**Stored data**
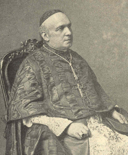 Domenico Ferrata cardinal italien, secrétaire d'état
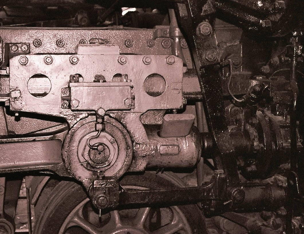 Querkeilverbindung an einer Dampflokomtive
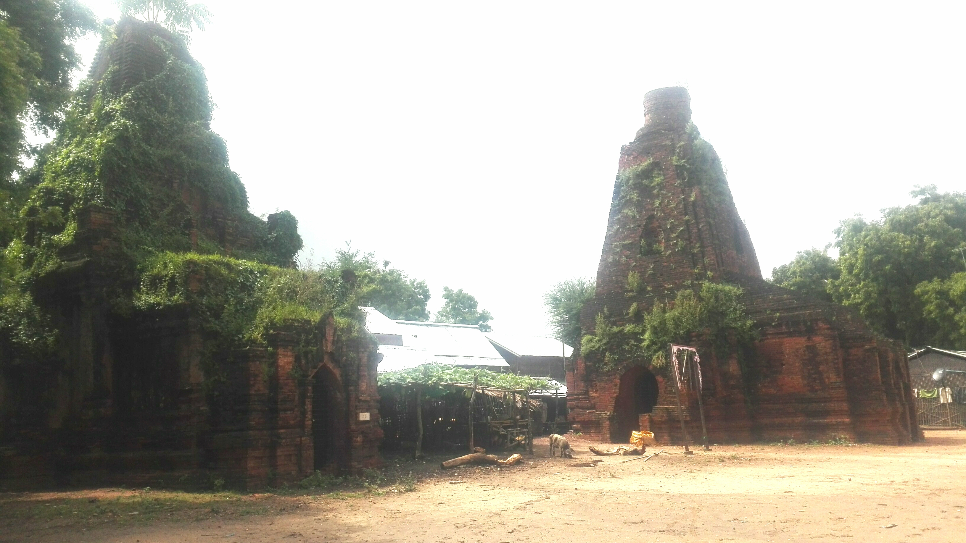 မြင်ကွန်းဘုရင်၏ စေတီတော်ဟောင်း
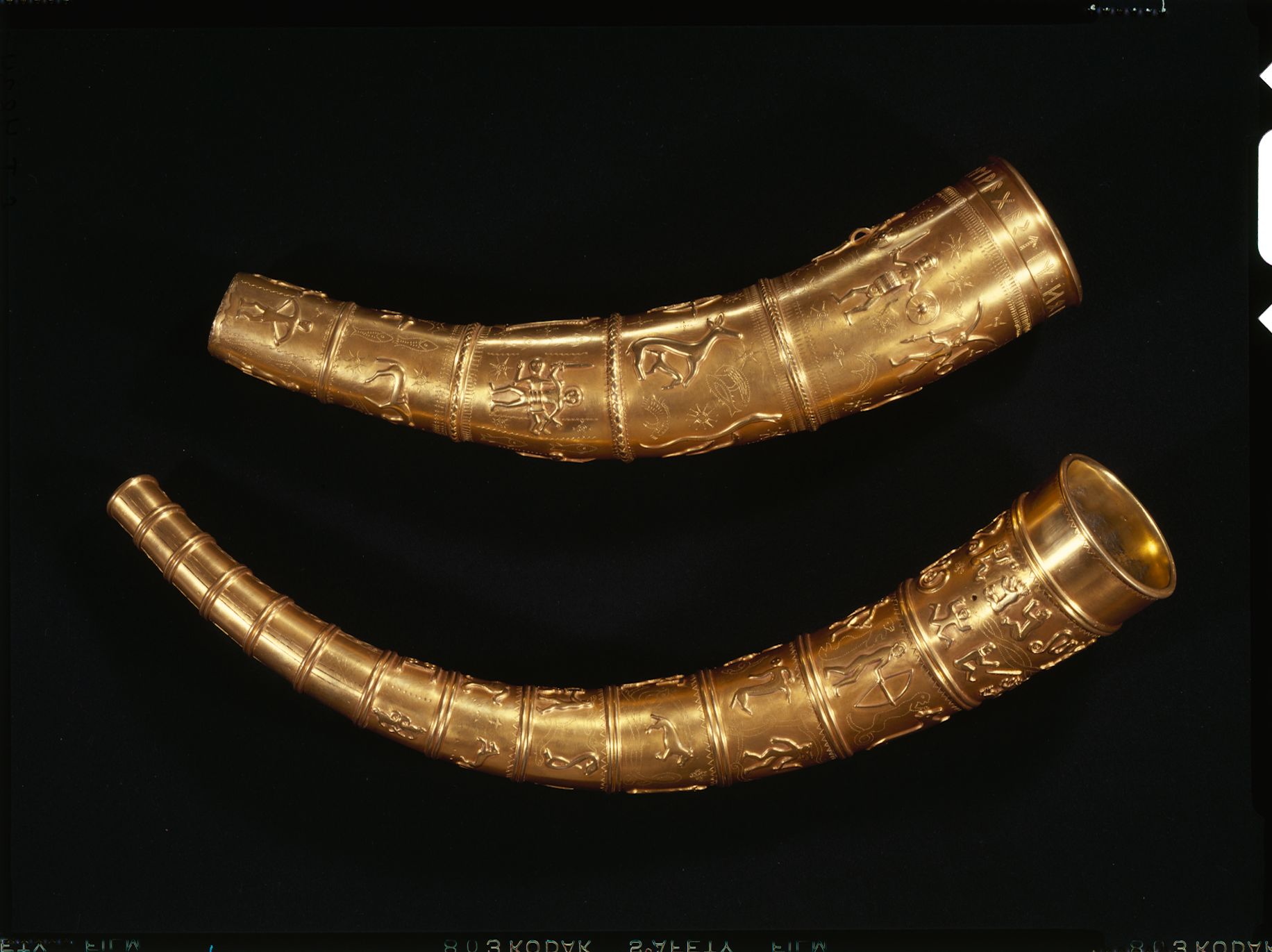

**To do**
Transcribe each line of the material above verbatim, but do not include the images.

**Solution for this problem**
 Domenico Ferrata cardinal italien, secrétaire d'état
 Querkeilverbindung an einer Dampflokomtive
 မြင်ကွန်းဘုရင်၏ စေတီတော်ဟောင်း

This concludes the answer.